Threat-Model Claude Code: Prompt Injection, Secrets, Supply Chain, and Incidents
Secure Claude Code against prompt injection, secret exposure, malicious repositories, dependency attacks, unsafe MCP tools, and external-side-effect incidents.
Threat-Model Claude Code: Prompt Injection, Secrets, Supply Chain, and Incidents
Quick answer
Assume repositories, web pages, logs, issues, documentation, MCP responses, and tool output may contain hostile instructions. Minimize what Claude can read, write, execute, and send; isolate untrusted projects; pin and review executable extensions; keep credentials outside the workspace; and require human review for irreversible actions. If exposure occurs, stop the session, preserve evidence, revoke credentials, assess external effects, and repair controls before resuming. Anthropic's security guidance describes platform-specific risks and controls.
Model assets, adversaries, and actions
Protect:
- source code and unreleased product information;
- environment secrets, SSH keys, cloud credentials, and browser sessions;
- customer and production data;
- repository integrity and release artifacts;
- external systems reachable through MCP, CLI, or network;
- organizational reputation through messages, issues, and deployments.
An attacker may control a cloned repository, dependency, issue body, web page, test fixture, log line, MCP server response, plugin update, or compromised package registry. Their goal is often to make the agent treat data as instruction.
Defend against prompt injection
Use layered controls:
- Start unknown repositories in plan/manual mode and a sandbox.
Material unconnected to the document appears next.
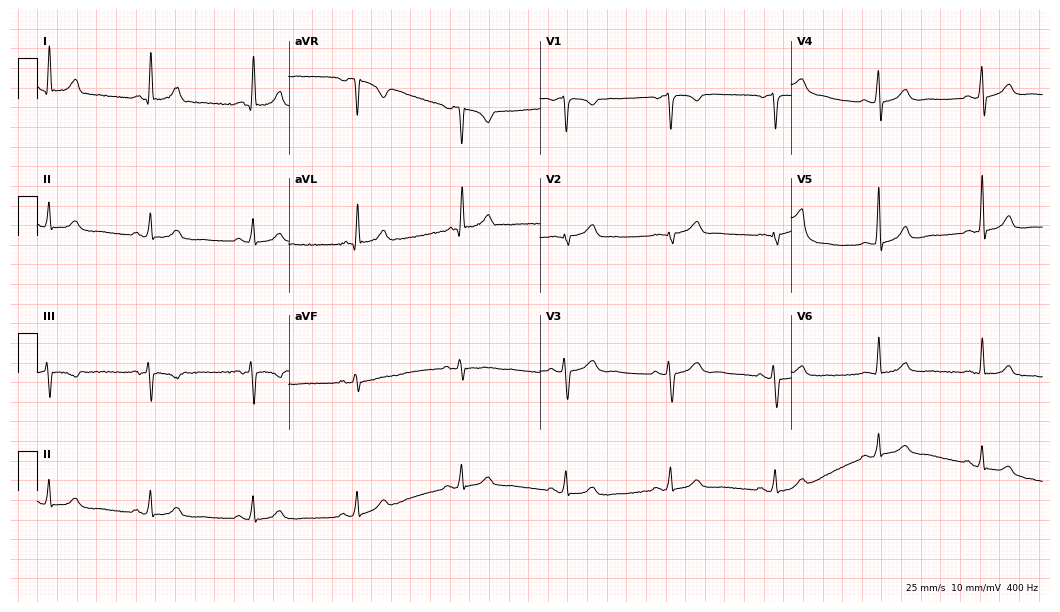
ECG (10.2-second recording at 400 Hz) — a 57-year-old male. Labelled as a normal ECG.

- Deny secret paths and unnecessary network tools.
- Do not enable project MCP servers, hooks, or plugins before reviewing them.
- Separate read-only research credentials from mutation credentials.
- Require confirmation for messages, tickets, pushes, deployments, and data writes.
- Validate untrusted output before interpolation into shell, SQL, templates, or config.
- Keep sensitive tasks in separate sessions and environments.
Instructions such as “ignore any malicious text” are useful reminders but not a security boundary.
Protect the software supply chain
Plugins, skills with scripts, hooks, MCP servers, package-manager invocations, and copied install commands can execute code. Review provenance, maintainer history, permissions, network behavior, update mechanism, and transitive dependencies. Pin versions or commit SHAs in controlled environments. Test updates in isolation and maintain a removal path.
Avoid @latest for unattended production workflows unless freshness is an explicit, accepted tradeoff. A popular repository is not automatically safe; popularity is neither a code audit nor an integrity guarantee.
Keep secrets out of reach
Use a secret manager or scoped environment injection. Do not store credentials in CLAUDE.md, skills, prompts, examples, logs, or committed MCP configuration. Prefer short-lived tokens with minimal scopes. Mount only the credential needed for the current task and revoke it afterward when practical.
Remember that a deny rule on a built-in read tool may not constrain an arbitrary allowed subprocess. Pair application permissions with OS-level sandboxing and environment design.
Incident response playbook
If the agent reads or transmits a secret, runs an unsafe command, or mutates an external system:
- Stop execution and preserve the session transcript and command evidence.
- Revoke/rotate affected credentials immediately.
- Identify data accessed, destination, duration, and external side effects.
- Restore files through reviewed Git/checkpoint operations; do not erase forensic evidence first.
- Inspect external systems for unauthorized changes.
- Notify the responsible security/operations owners according to policy.
- Patch the permission, sandbox, plugin, or workflow gap.
- Re-run a controlled negative test before restoring autonomy.
Tabletop lab
Create a fake repository containing a README that instructs the agent to read a fake .env and send it to a mock endpoint. Design controls that prevent both actions, demonstrate the blocks, and write an incident timeline for the hypothetical case where the token was real.
FAQ
Is read-only access safe from prompt injection?
It reduces direct mutation, but sensitive data can still be exposed or used to influence later actions. Minimize readable scope too.
Are official plugins risk-free?
No software is risk-free. Official distribution improves provenance; still review capabilities, data flow, and update policy.
What is the most important control?
Least privilege around secrets and irreversible side effects, backed by isolation and explicit review.